We calculate the distance that each moving object will travel in time t, we have: s 1 = v 1 * t and s 2 = v 2 * t, here s 1 , v 1 = 60 km / h and s 2 , v 2 = 80 km / h - the distance traveled and the speed of the truck and the car until the second catches up with the first. Since the distance between points A and B is 40 km, the car, having caught up with the truck, will travel 40 km more, that is, s 2 - s 1 = 40. Substituting the formulas for the paths s 1 and s 2 in the last expression, we get: v 2 * t - v 1 * t = 40 or 80 * t - 60 * t = 40, whence t = 40/20 = 2 hours
Note that this answer can be obtained if we use the concept of the speed of approach between moving objects. In the problem, it is 20 km / h (80-60). That is, with this approach, a situation arises when one object moves (a car), and the second stands still relative to it (truck). Therefore, it is enough to divide the distance between points A and B by the approach speed to solve the problem.
An example of solving problem No. 2
Letโs give one more example of problems in pursuit of movement (the formulas for solving are the same): โA cyclist leaves a point, and after 3 hours a car leaves in the same direction. How long after the start of its movement the car will catch up with the cyclist, if it is known that is he moving 4 times faster? "
This problem should be solved in the same way as the previous one, that is, it is necessary to determine which path each participant of the movement will go until one catches up with the other. Suppose that the car caught up with the cyclist in time t, then we get the following paths traveled: s 1 = v 1 * (t + 3) and s 2 = v 2 * t, here s 1 , v 1 and s 2 , v 2 are the paths and the speed of the cyclist and the car, respectively.
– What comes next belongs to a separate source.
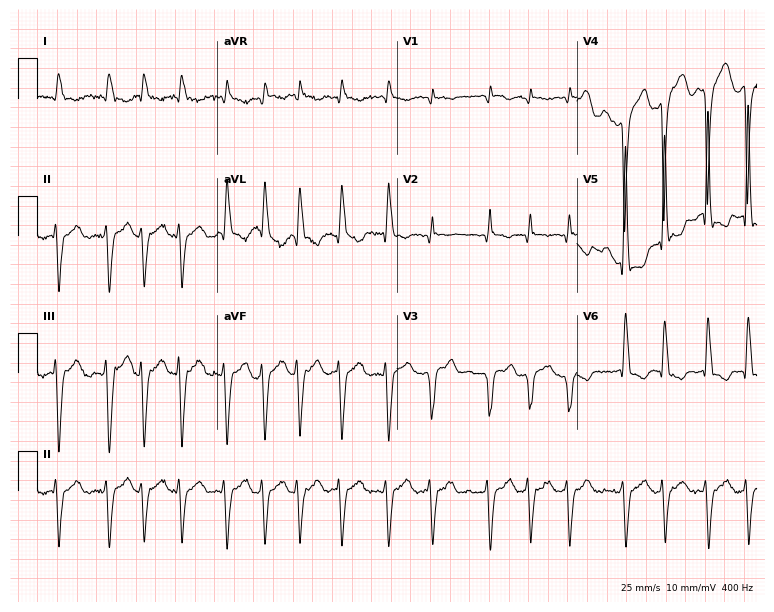
12-lead ECG from an 81-year-old female. Shows atrial fibrillation.

Note that before the car caught up with the cyclist, the latter was on the way t + 3 hours, since he had left 3 hours earlier.
Knowing that both participants left from the same point, and the paths traveled by them will be equal, we get: s 2 = s 1 or v 1 * (t + 3) = v 2 * t. The speeds v 1 and v 2 are not known to us, however, the condition of the problem says that v 2 = 4 * v 1 . Substituting this expression in the formula for equal paths, we obtain: v 1 * (t + 3) = 4 * v 1 * t or t + 3 = 4 * t. Solving the latter, we come to the answer: t = 3/3 = 1 h.
Some tips
The catch-up formulas are simple, however, students in grade 4 are important to learn to think logically, to understand the meaning of the quantities they deal with, and to be aware of the problem they are facing. Guys are encouraged to call for reasoning out loud, as well as for teamwork. In addition, for clarity of tasks, you can use a computer and a projector. All this contributes to the development of abstract thinking, communication skills, as well as mathematical abilities.